Don's protective armor is thick. Very rarely do we get a real glimpse into how he feels or what he's thinking, save for moments when he worries that someone is going to discover the truth. Meanwhile, he acts out through alcohol and affairs, and through his work. The surest thing that we know about him, other than that he really doesn't like letting anyone into his life in an authentic way, is that he numbs this aversion through one addiction after another.

Don's is a cautionary tale for pastors. We could almost watch this show as an example of what can happen to people in ministry if they aren't careful. The example is perhaps an extreme one, but there is a lesson to be learned from Don's methods.

Consider the role of pastor; its expectations and demands. Any basic introduction to boundaries will tell you that the pastor is in a position set apart from those he or she serves. This is not to say that pastors are above the people they are called to serve, but that the pastoral position comes with power and a certain amount of distance. Make no mistake that we pastors are called to be genuine with our congregation, but also aware that we play a role in the church that is relationally different from member-to-member interaction. Difficult moments call for a certain professional approach; rarely, if ever, are we allowed to "bleed on the congregation," as it were. We are encouraged to go elsewhere for such outlets, be it a counselor, spiritual director, or peer group.

The difference between intentionally seeking and not seeking these outlets can be huge. If we are not intentionally, actively sharing and processing our struggles, our "hidden selves," with others, the possibility of acting out in unhealthy ways--particularly among our congregants--increases. The chances of engaging in unethical or abusive behavior are greater if we stay inside our shells, protecting ourselves against any kind of appropriate vulnerability, insisting that we can handle it or that it'd be better for everyone if we just figure things out by ourselves.

This is a growth area for me. For the longest time, I was a very self-reliant person.

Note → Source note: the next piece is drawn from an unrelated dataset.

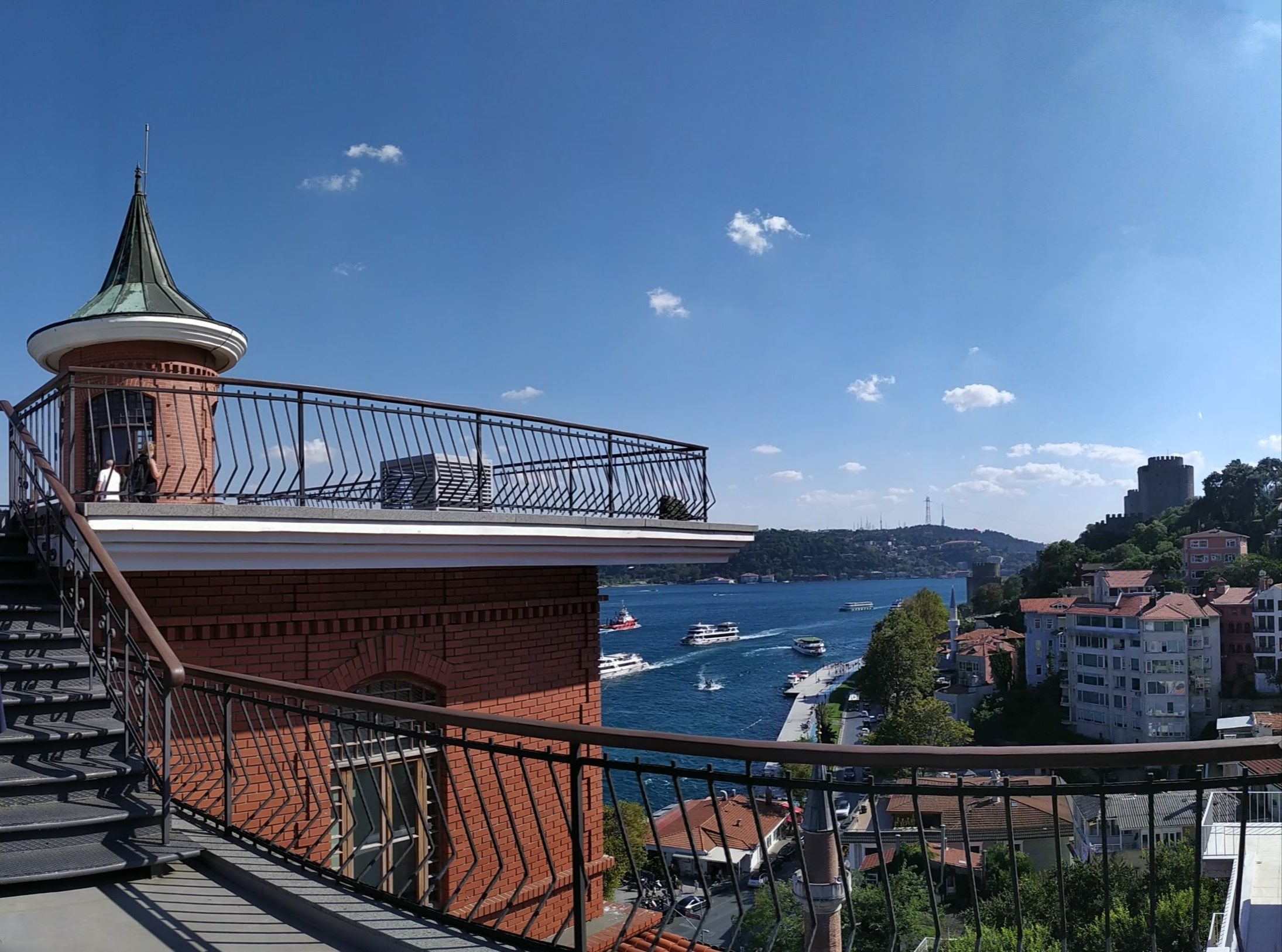 Borusan Holding binası, Perili Köşk, İstanbul Boğazı

Even though I like to think that I've made progress over the past year or two, I still fight a tendency to just deal with problems on my own. When I was a solo pastor, this tendency only increased. Thankfully, I never acted out in harmful ways among my people, but there was still damage done in other ways. And now that I realize the importance of letting down my guard and sharing myself where appropriate, I think that I and the people around me are better off.

The most recent season of Mad Men showed the beginning of Don's own shedding of armor. By the end, he displayed a much greater willingness to share his past, his true identity, with his family and co-workers. It brought a cost, but the desire for liberation had finally become greater than the desire to hide. Would that we pastors would also pursue the former over the latter.